With hundreds of companies having reported quarterly results, we're now in the heart of earnings season. The key to making smart investment decisions with stocks releasing their quarter reports is to anticipate how they'll do before they announce results, leaving you fully prepared to respond quickly to whatever inevitable surprises arise. That way, you'll be less likely to make an uninformed, knee-jerk decision.
Let's turn to Caterpillar (CAT 0.38%). With its gain of less than 2% underperforming the overall Dow Jones Industrial Average (^DJI -0.31%) in 2012, Caterpillar has had some less-than-enthusiastic guidance about what the future of its business may look like. Let's take an early look at what's been happening with Caterpillar over the past quarter and what we're likely to see in its quarterly report next Monday.
Stats on Caterpillar
Analyst EPS Estimate |
$1.71 |
Change From Year-Ago EPS |
(26%) |
Revenue Estimate |
$16.13 billion |
Change From Year-Ago Revenue |
(6.5%) |
Earnings Beats in Past 4 Quarters |
4 |
Source: Yahoo Finance.
Will Caterpillar keep building?
Caterpillar has a habit of leading analysts to make conservative estimates for its earnings and then blowing those estimates away. All four of its earnings beats in the past year have been by more than 10%, and even though analysts have pulled down their calls for the current quarter by $0.10 per share in the past three months, the stock has climbed substantially, rising more than 15% since mid-October.
Caterpillar's tepid performance in 2012 owed to uncertainties regarding the pace of growth in formerly red-hot emerging markets, especially China.

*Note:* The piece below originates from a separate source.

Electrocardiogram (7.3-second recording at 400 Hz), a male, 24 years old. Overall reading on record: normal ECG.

Back in September, Caterpillar cut its long-term forecast for earnings in 2015 from a range of $15 to $20 to a range of $12 to $18. With expectations that 2013 wouldn't improve markedly on 2012, investors were largely disappointed.
Yet since then, signs of economic strength have pushed the stock higher. The stock market in Shanghai has bottomed at least temporarily, and an improving housing industry in the U.S. is bolstering substantial cyclical activity. Caterpillar and mining-equipment rival Joy Global (JOY) have both benefited from the prospect of improving demand for many commodities that could spur new mining development.

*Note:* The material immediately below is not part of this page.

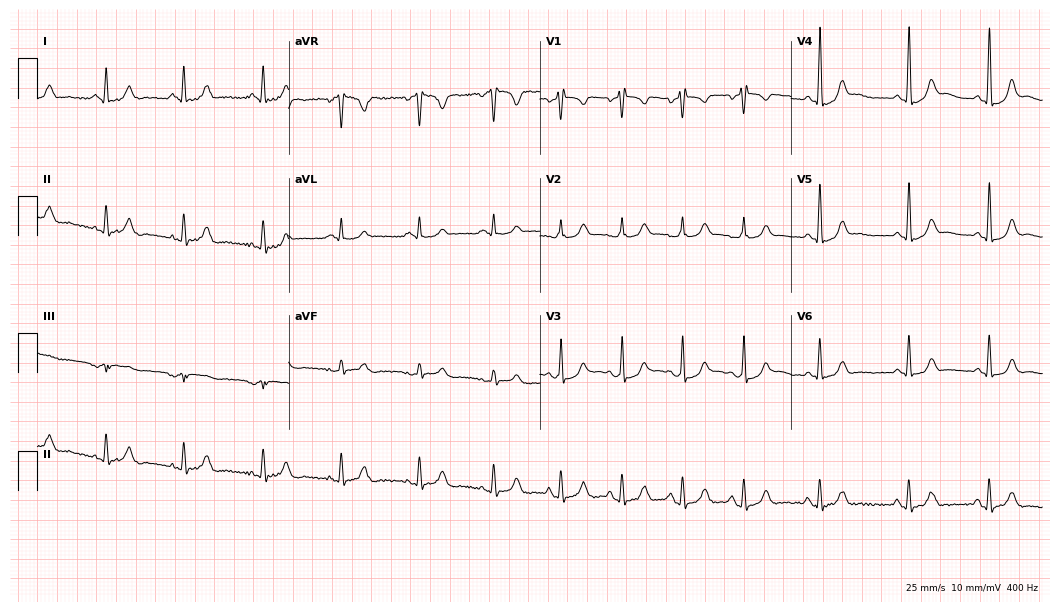
Resting 12-lead electrocardiogram. Patient: a female, 48 years old. None of these six findings is recorded: first-degree AV block, right bundle branch block, left bundle branch block, sinus bradycardia, atrial fibrillation, sinus tachycardia. Other findings, if any, are not listed.

But last week, Caterpillar noted a troubling episode that will hurt its earnings substantially. The construction giant said it had discovered accounting irregularities at a Chinese company it bought recently, and as a result, Caterpillar will have to take a $580 million one-time charge for the fourth quarter. That amounts to $0.87 per share, or more than half what the company is expected to earn excluding the charge.

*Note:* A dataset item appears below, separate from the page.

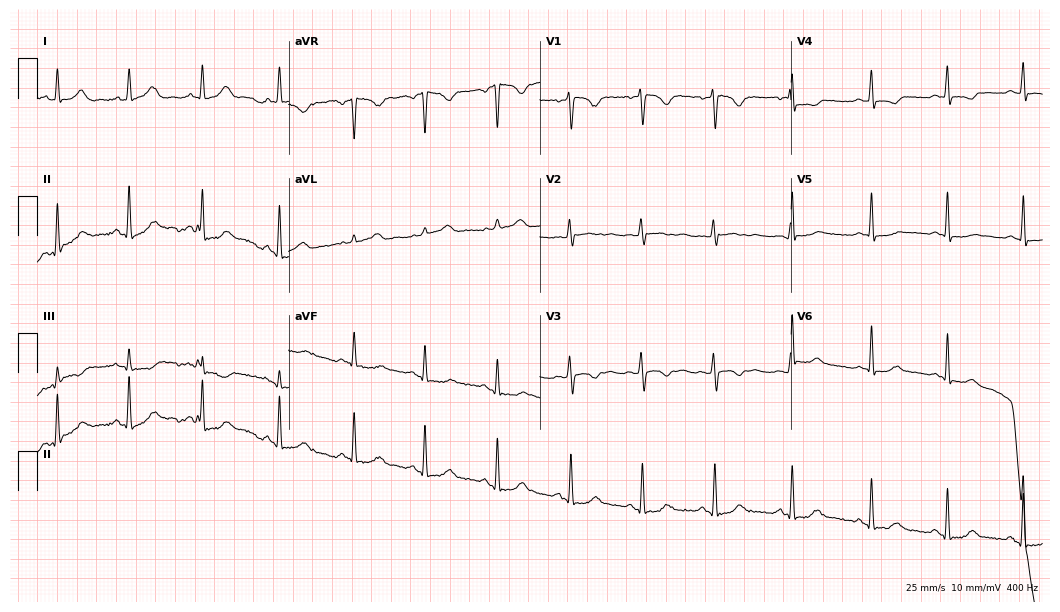
Standard 12-lead ECG recorded from a 29-year-old woman. None of these six findings is recorded: first-degree AV block, right bundle branch block (RBBB), left bundle branch block (LBBB), sinus bradycardia, atrial fibrillation (AF), sinus tachycardia.

In looking at next week's report, Caterpillar investors should also look for signs of how the company plans to respond to threats by General Electric (GE -1.54%) to get into the mining business. With GE showing signs that it wants to boost its exposure to emerging markets and cash in on rising levels of industrial activity worldwide, Caterpillar needs to protect its turf in order to surpass its lackluster predictions of a long-term slowdown from becoming reality.